The Corner

Bold, Persistent Experimentation*

From a reader:

Jonah,

Excellent column.  In July 1966, Dr. Henry K. Beecher published an article in New England Journal that included 22 examples of egregious experiments that were published in the medical literature.  (Beecher, HK, “Ethics and Clinical Research,” NEJM 274: 1354-60, 1966)  Many of the experiments included people of pallor.  My favorite was the one where doctors took some melanoma from a child and transplanted it into her mother to see if they could develop treatments for her daughter.  Well, that’s what the doctors told her.  The child died the next day.  The mother died 18 months later from metastatic melanoma.  Using people for unethical experiments was quite common during the 20th century.  In fact, children were the preferable “guinea pigs” because animals were so valuable.  An excellent resource on this is Strangers at the Bedside, by David J. Rothman.  BasicBooks, 1991.

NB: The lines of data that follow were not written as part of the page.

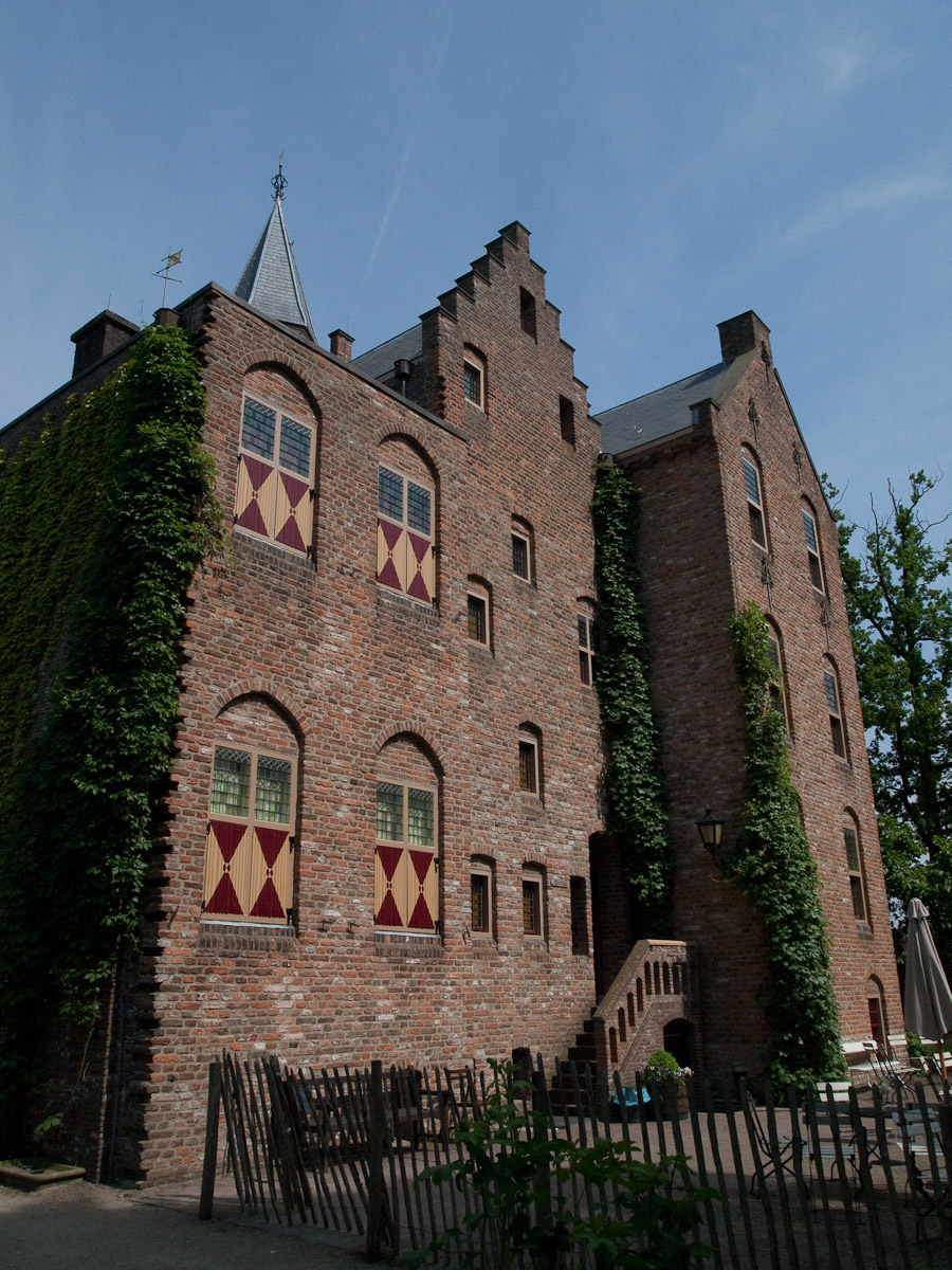 het jongste kasteel van Nederland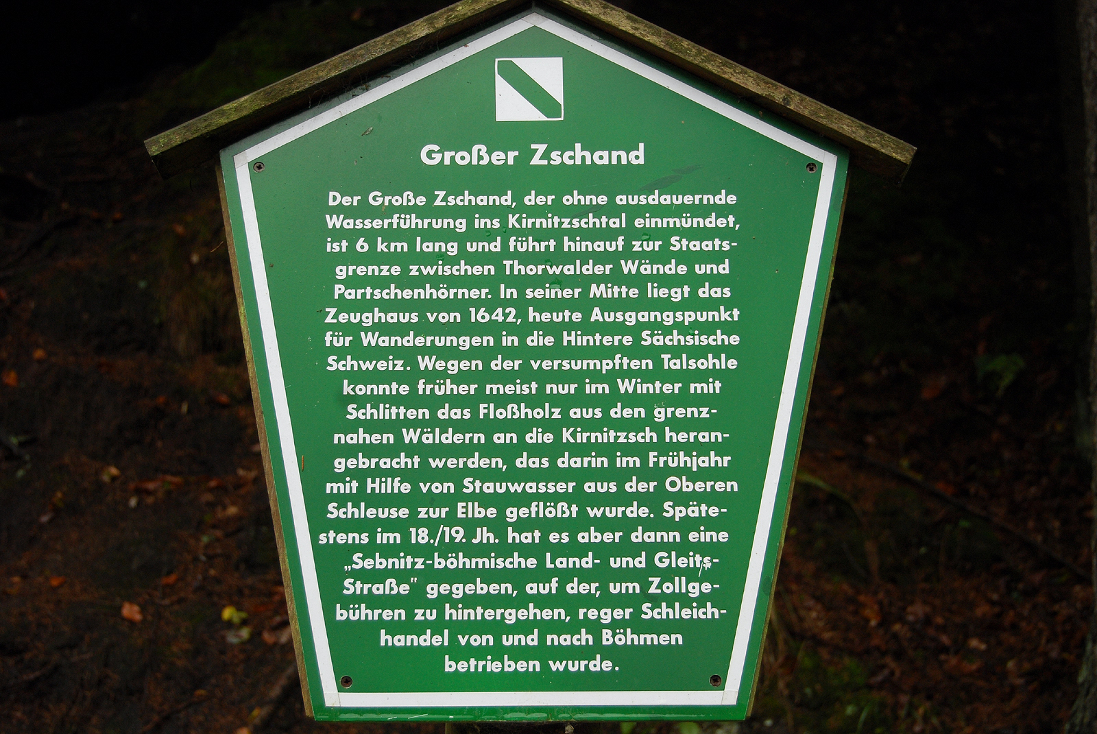 Hinweisschild ´Grosser Zschand` an der Wehranlage der Neumannmühle im Kirnitzschtal Sächsische Schweiz.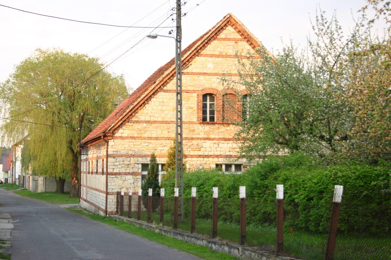 Strzeleczki Klein Strehlitz Object location50° 27′ 33″ N, 17° 51′ 09″ E

You are exactly right to lay this at the feet of progressives and “enlightened” government.  Prior to World War II, unethical experiments were fairly small scale, but after the government started pouring money into research and scientists were being propagandized as our saviors from the communists (I see Derb was well-indoctrinated), the size of those experiments took off.  The polio vaccine is an example of a huge government sponsored experiment conducted without any informed consent.  The result was good, but the means were odious.  Willowbrook in New York was another example, however, the results were not good and the means were even more odious.  I take that back about the results:  it launched Geraldo Rivera’s career.  So there was some good.